**** Recorded information ****

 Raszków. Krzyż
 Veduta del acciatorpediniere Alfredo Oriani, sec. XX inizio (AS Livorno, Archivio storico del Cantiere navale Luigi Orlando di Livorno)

****
**** Recorded information ****

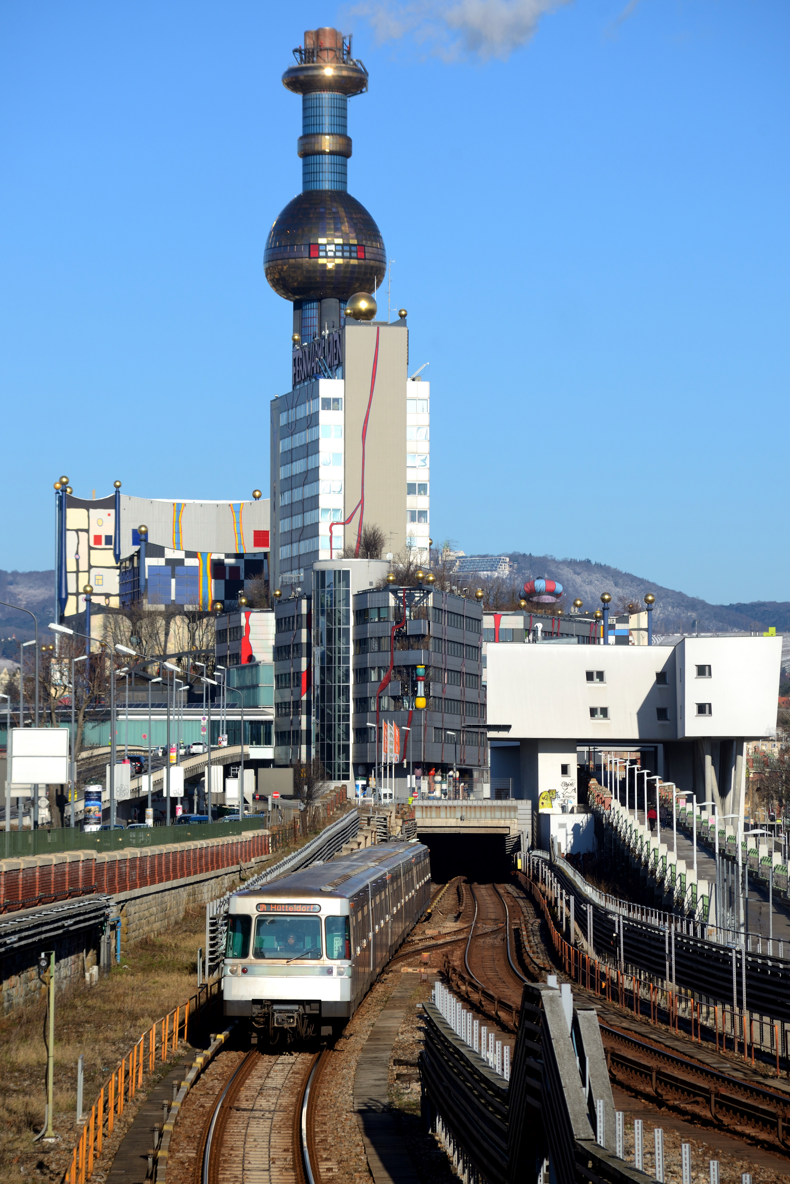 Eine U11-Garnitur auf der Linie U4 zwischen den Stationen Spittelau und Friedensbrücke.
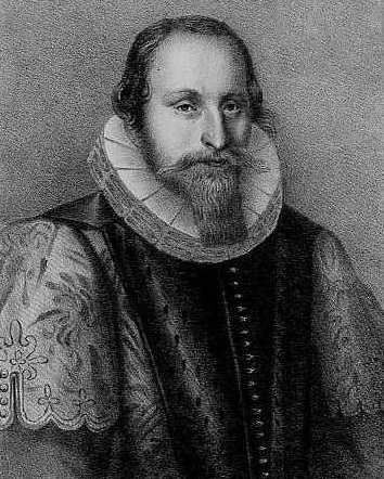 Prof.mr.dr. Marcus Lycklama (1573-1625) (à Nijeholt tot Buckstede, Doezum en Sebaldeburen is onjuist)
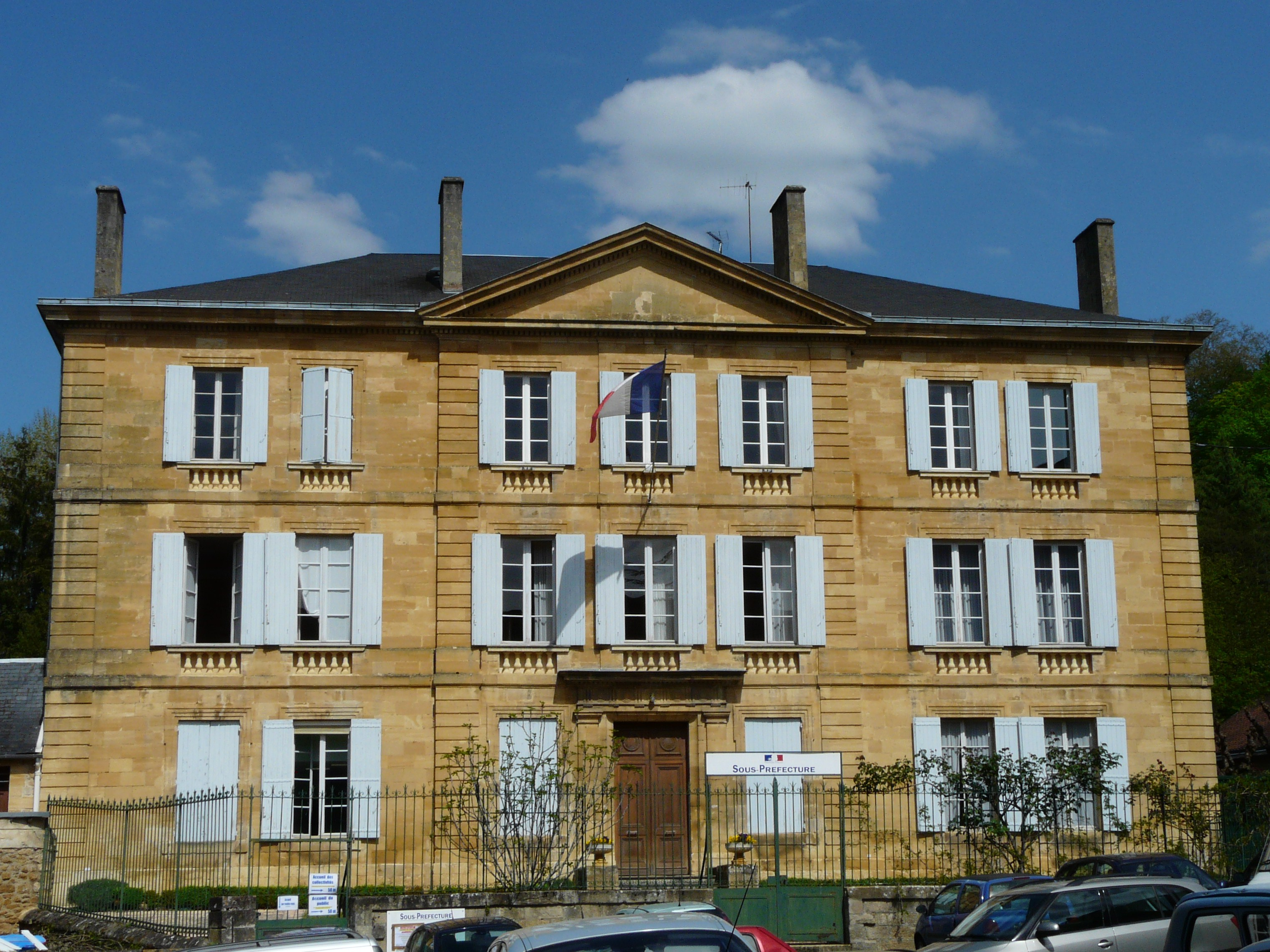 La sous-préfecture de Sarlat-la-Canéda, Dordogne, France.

****

▸ Task prompt
From the material above, reproduce only what runs from the line holding "Eine U11-Garnitur auf" down to the line holding "La sous-préfecture de", both included, pictures excluded.

▸ Your response
 Eine U11-Garnitur auf der Linie U4 zwischen den Stationen Spittelau und Friedensbrücke.
 Prof.mr.dr. Marcus Lycklama (1573-1625) (à Nijeholt tot Buckstede, Doezum en Sebaldeburen is onjuist)
 La sous-préfecture de Sarlat-la-Canéda, Dordogne, France.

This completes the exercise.